Nowhere is the goal of home ownership more thoroughly ingrained than in the United States, where, even in the aftermath of the housing crisis, young people remain focused on that traditional marker of adulthood. According to a report published this summer by the Joint Center for Housing Studies at Harvard University, even in areas hardest hit by the housing crash, 95 per cent of 20-somethings said they expect to own a home at some point in the future.

“The housing bust in the U.S. has not really diminished people’s desire to own a home,” researcher Christopher Herbert told HuffPost.

“We didn’t see any substantial difference between young folks and other generations. I think there’s a tendency to want to see a big turn, but a lot of these cultural norms are really powerful,” he said.

Yet as the recession puts those ambitions on hold, with the proportion of 29- to 34-year-olds who took out first-time mortgages between 2009 and 2011 down by almost half from a decade earlier, Herbert maintained that the development is positive.

“People in the U.S. during the boom were buying homes too quickly. People who were in their mid-20s were saying, ‘I’d better get in now because house prices are going up and my friends are making a mint,’” he said. “What we’re seeing now is more of a return to normalcy.”

The forces shaping housing decisions in Canada, where prices have climbed fairly steadily, are different, but experts on this side of the border agree that there is a silver lining to the evolution of “Gen Rent.”

Moshe Milevsky, an associate professor of finance at York University’s Schulich School of Business, has made the case for years that young people in Canada are better off renting than buying — an argument he said is especially applicable to well-educated millennials.

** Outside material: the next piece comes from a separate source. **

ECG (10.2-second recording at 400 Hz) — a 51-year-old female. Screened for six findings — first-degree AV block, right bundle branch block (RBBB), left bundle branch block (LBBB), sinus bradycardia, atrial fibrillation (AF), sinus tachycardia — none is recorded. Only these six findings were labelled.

As he explained, young people already have a risky, undiversified asset on their balance sheet for which they have borrowed heavily: their university and college degrees.

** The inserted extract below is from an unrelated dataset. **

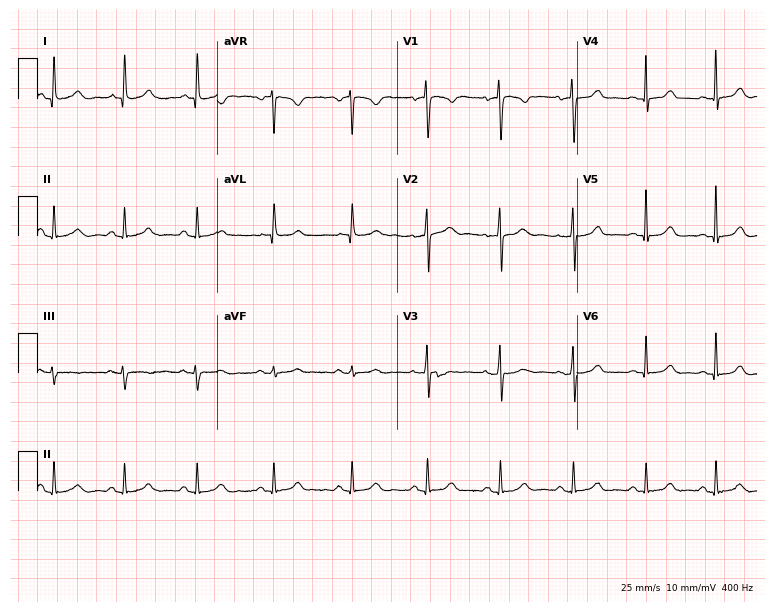
ECG (7.3-second recording at 400 Hz) — a 43-year-old woman. Labelled as a normal ECG.

“I don’t think it makes sense to double up on that riskiness and go out and buy another concentrated, undiversified, highly leveraged asset called a house,” he said.

Just how soon attitudes and cultural values will catch up to financial realities remains to be seen. In the meantime, Warshafsky has some advice for those struggling to break into the housing market.

“I think in my parents’ generation, you couldn’t make a bad real estate investment. But a lot has changed. Now the market is just so uncertain,” he said. “Just wait. See what happens.”